Program to find number of ways we can reach from top left point to bottom right point in Python

Suppose we have one N x M binary matrix. Where 0 means empty cell and 1 means blocked cell. Now starting from the top left corner, we have to find the number of ways to reach the bottom right corner. If the answer is very large, mod it by 10^9 + 7.

So, if the input is like

then the output will be 2, as There are two ways to get to the bottom right: [Right, Down, Right, Down] and [Down, Right, Right, Down].
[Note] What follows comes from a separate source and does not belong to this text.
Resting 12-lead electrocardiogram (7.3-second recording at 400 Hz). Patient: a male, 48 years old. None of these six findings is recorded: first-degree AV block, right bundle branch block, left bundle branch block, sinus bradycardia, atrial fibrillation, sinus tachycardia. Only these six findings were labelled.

To solve this, we will follow these steps −

• dp := a matrix of same size of given matrix and fill with 0
• dp[0, 0] := 1
• for i in range 1 to row count of matrix, do
  • if matrix[i, 0] is same as 1, then
    • come out from loop
  • otherwise,
    • dp[i, 0] := 1
• for j in range 1 to column count of matrix, do
  • if matrix[0, j] is same as 1, then
    • come out from the loop
  • otherwise,
    • dp[0, j] := 1
• for i in range 1 to row count of matrix, do
  • for j in range 1 to column count of matrix, do
    • if matrix[i, j] is same as 1, then
      • dp[i, j] := 0
    • otherwise,
      • dp[i, j] := dp[i - 1, j] + dp[i, j - 1]
• return bottom right value of dp

Example (Python)

Let us see the following implementation to get better understanding −

 Live Demo

class Solution:
   def solve(self, matrix):
      dp = [[0] * len(matrix[0]) for _ in range(len(matrix))]
      dp[0][0] = 1
      for i in range(1, len(matrix)):
         if matrix[i][0] == 1:
            break
         else:
            dp[i][0] = 1
      for j in range(1, len(matrix[0])):
         if matrix[0][j] == 1:
            break
         else:
            dp[0][j] = 1
      for i in range(1, len(matrix)):
         for j in range(1, len(matrix[0])):
            if matrix[i][j] == 1:
               dp[i][j] = 0
            else:
               dp[i][j] = dp[i - 1][j] + dp[i][j - 1]
      return dp[-1][-1]
ob = Solution()
matrix = [
   [0, 0, 1],
   [0, 0, 0],
   [1, 1, 0]
]
print(ob.solve(matrix))

Input

matrix = [
[0, 0, 1],
[0, 0, 0],
[1, 1, 0] ]

Output

2